Given the nature of the service,High quality stone mosaic tiles. even Snapchat CEO Evan Spiegel has acknowledged it seems inevitable to be used for explicit pictures, admitting: 'The minute you tell someone that images on your server disappear, everyone jumps to sexting.'

Facebook's version of the app offers pretty much the same service,This document provides a guide to using the ventilation system in your house to provide adequate fresh air to residents. allowing users to send messages to others that are viewable only for a set period.

The move to come up with their own Snapchat-like app is just the latest in a string of aggressive moves by Facebook to dominate the friend-to-friend communications market, AllthingsD says.

It's just a fortnight since the social network giant updated its Messenger app for Android to allow people without a Facebook account to send messages, in what was seen as an attempt to challenge to messaging service WhatsApp.

The new service is likely to further worry parents who see the proliferation of Snapchat-like services as a potential lure to underage children to distribute explicit pictures of themselves.

The website for the now controversial app features two young, pretty girls and the downloadable program is described as being rated for users over 12 years due in part to 'mild sexual content or nudity.'

However, despite Snapchat's glossy promise to make photo retention harder than before, it has been shown that the program is not foolproof and is open to abuse.

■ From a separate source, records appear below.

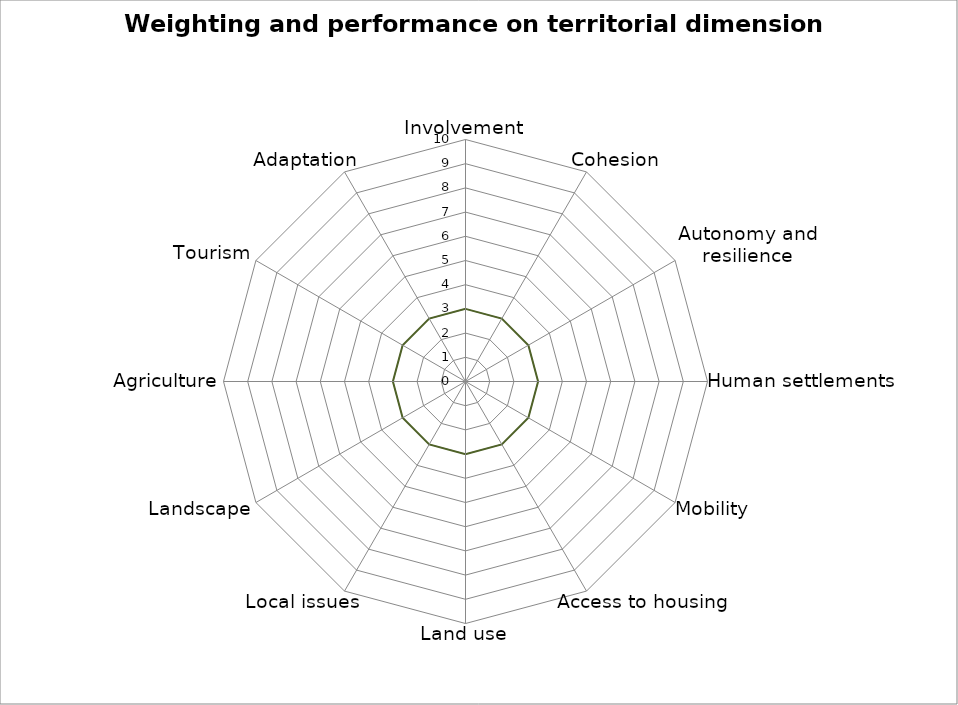
| Category | Performance | Weighting | Series 2 |
|---|---|---|---|
| Involvement | 0 | 0 | 3 |
| Cohesion | 0 | 0 | 3 |
| Autonomy and resilience | 0 | 0 | 3 |
| Human settlements | 0 | 0 | 3 |
| Mobility | 0 | 0 | 3 |
| Access to housing | 0 | 0 | 3 |
| Land use | 0 | 0 | 3 |
| Local issues | 0 | 0 | 3 |
| Landscape | 0 | 0 | 3 |
| Agriculture | 0 | 0 | 3 |
| Tourism | 0 | 0 | 3 |
| Adaptation | 0 | 0 | 3 |

When a user attempts to take a screenshot of another person's picture, Snapchat automatically notifies the sender but it does not stop the recipient from taking a screenshot nor can it prevent another phone or camera taking a picture of the original image.

This has led to worries that the files sent via the service could nonetheless find their way on to the Internet where the original sender quickly loses control of who can get their hands on the explicit images.